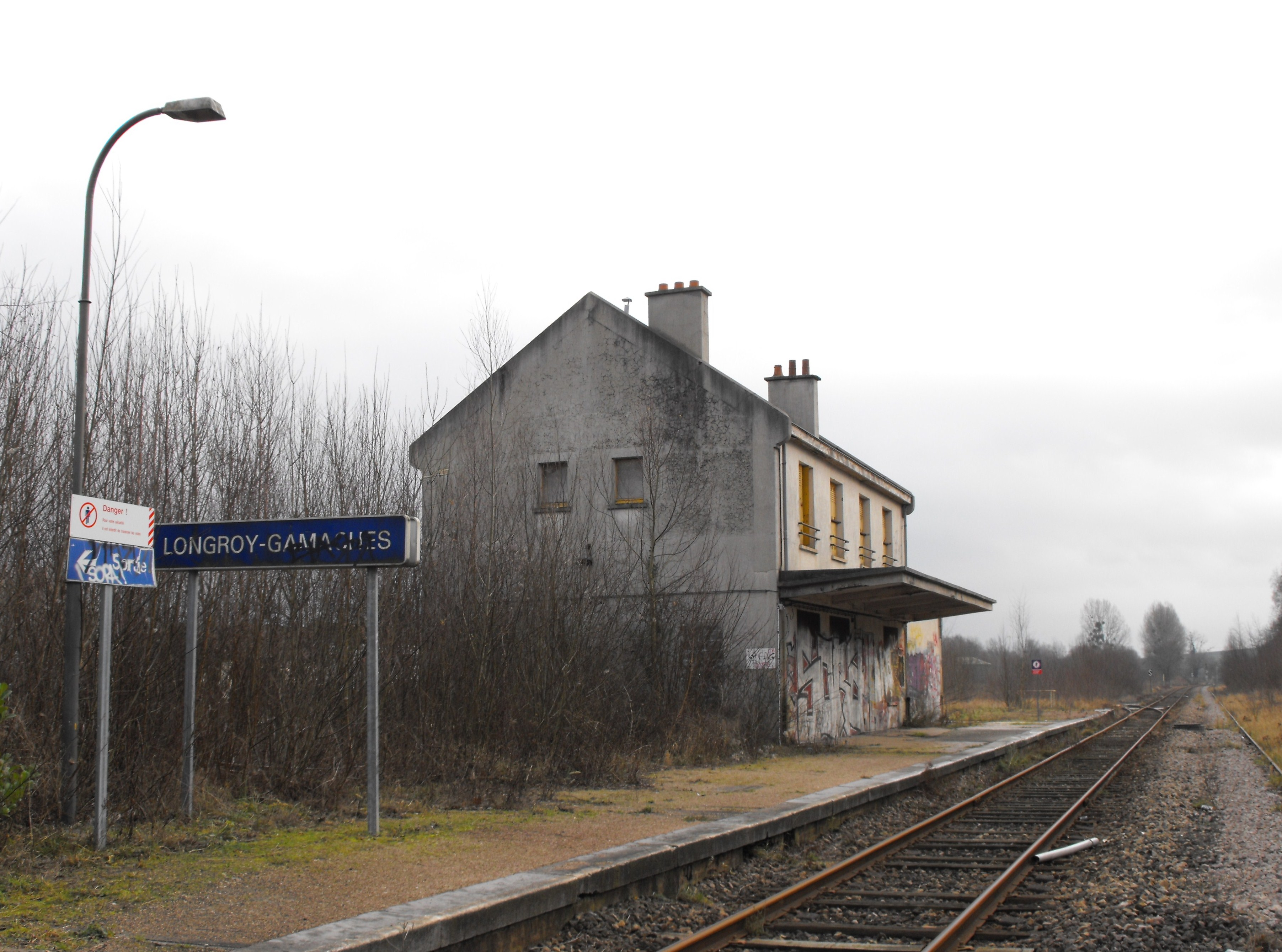 Le bâtiment voyageurs de la gare de Longroy-Gamaches
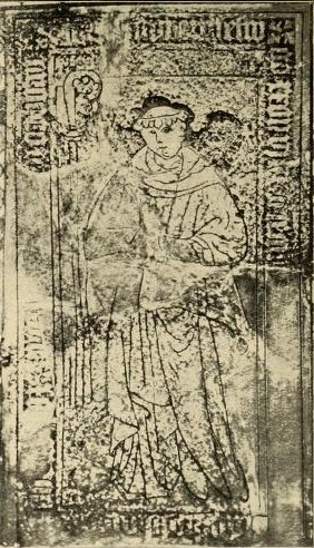 Retouchiertes Lichtbild der aus Fragmenten rekonstuierten Grabplatte des Abtes Hermann Bokholt im Doberaner Münster von 1853
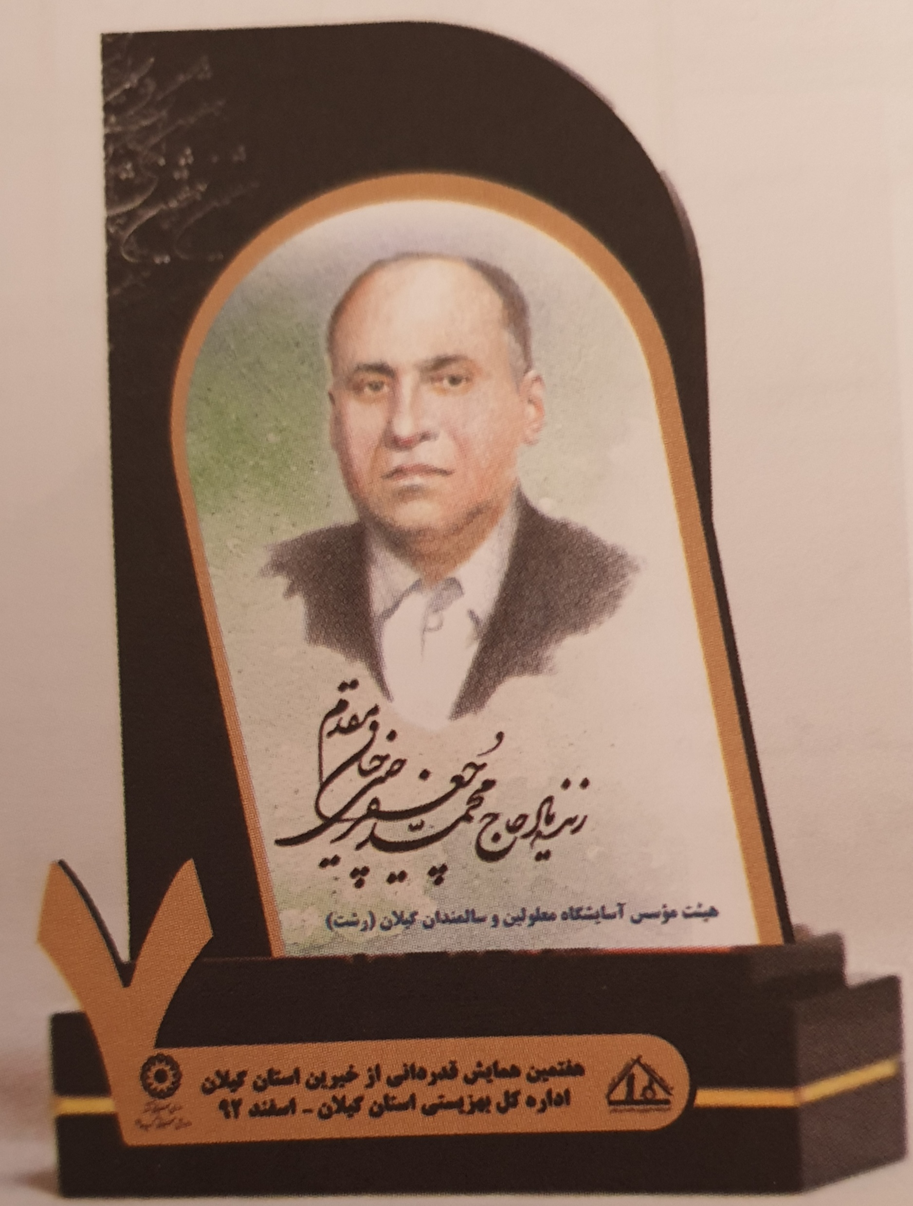 تندیس زنده یاد محمد جعفر چینی چیان

• _Directions_: Return each line above word for word. Skip the pictures.

• _Answer to this problem_:
 Le bâtiment voyageurs de la gare de Longroy-Gamaches
 Retouchiertes Lichtbild der aus Fragmenten rekonstuierten Grabplatte des Abtes Hermann Bokholt im Doberaner Münster von 1853
 تندیس زنده یاد محمد جعفر چینی چیان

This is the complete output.